Salt for cache key variation
Use salt
to vary cache keys without changing function logic:
@env.task(cache=Cache(
behavior="override",
version_override="v1",
salt="experiment_2024_q4"
))
async def experimental_analysis(data: str) -> dict:
return run_analysis(data)
salt
is useful for:
- A/B testing with identical code.
- Temporary cache namespaces for experiments.
- Environment-specific cache isolation.
Cache policies
For behavior="auto"
, Flyte uses cache policies to generate version hashes.

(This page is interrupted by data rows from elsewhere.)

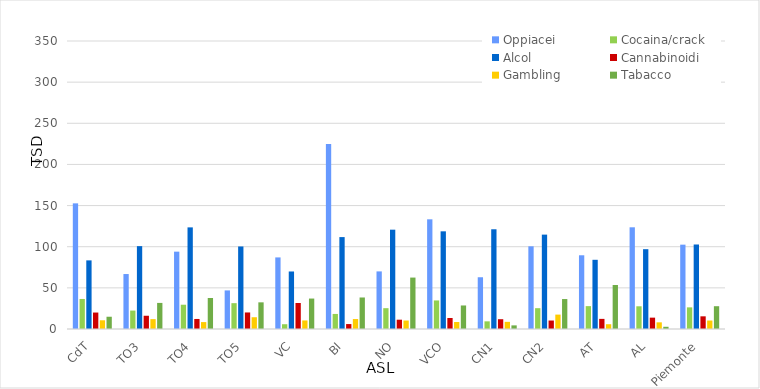
| Category | Oppiacei | Cocaina/crack | Alcol | Cannabinoidi | Gambling | Tabacco |
|---|---|---|---|---|---|---|
| CdT | 152.7 | 36.5 | 83.4 | 20 | 10.6 | 14.9 |
| TO3 | 66.8 | 22.4 | 100.7 | 16.1 | 12 | 31.7 |
| TO4 | 94 | 29.5 | 123.5 | 12.2 | 8.4 | 37.7 |
| TO5 | 46.9 | 31.4 | 100.3 | 20.1 | 14.3 | 32.4 |
| VC | 87 | 5.8 | 69.9 | 31.6 | 10.4 | 37 |
| BI | 224.9 | 18.3 | 111.7 | 6 | 12.1 | 38.3 |
| NO | 70 | 25.3 | 120.7 | 11.3 | 10.3 | 62.5 |
| VCO | 133.3 | 34.7 | 118.7 | 13.4 | 8.5 | 28.6 |
| CN1 | 62.9 | 9.3 | 121.2 | 11.9 | 8.7 | 4.4 |
| CN2 | 100.5 | 25.3 | 114.7 | 10.3 | 17.5 | 36.4 |
| AT | 89.6 | 27.8 | 84.1 | 12.3 | 5.8 | 53.5 |
| AL | 123.6 | 27.6 | 97 | 13.8 | 8.1 | 2.7 |
| Piemonte | 102.5 | 26.3 | 102.7 | 15.4 | 10.3 | 27.7 |
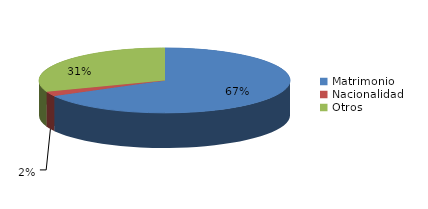
| Category | Series 0 |
|---|---|
| Matrimonio | 3669 |
| Nacionalidad | 130 |
| Otros | 1679 |

Function body policy (default)
The default FunctionBodyPolicy
generates cache versions from the function’s source code:
from flyte import Cache
from flyte._cache import FunctionBodyPolicy
@env.task(cache=Cache(
behavior="auto",
# policies=[FunctionBodyPolicy()] <-- This is the default. Does not actually need to be specified.
))
async def code_sensitive_task(data: str) -> str:
return data.upper()
Custom cache policies
You can implement custom cache policies by following the CachePolicy
protocol:
from flyte._cache import CachePolicy, VersionParameters
class DatasetVersionPolicy(CachePolicy):
def get_version(self, salt: str, params: VersionParameters) -> str:
# Generate version based on custom logic
dataset_version = get_dataset_version()
return f"{salt}_{dataset_version}"
@env.task(cache=Cache(
behavior="auto",
policies=[DatasetVersionPolicy()]
))
async def dataset_dependent_task(data: str) -> str:
# Cache invalidated when dataset version changes
return process_with_current_dataset(data)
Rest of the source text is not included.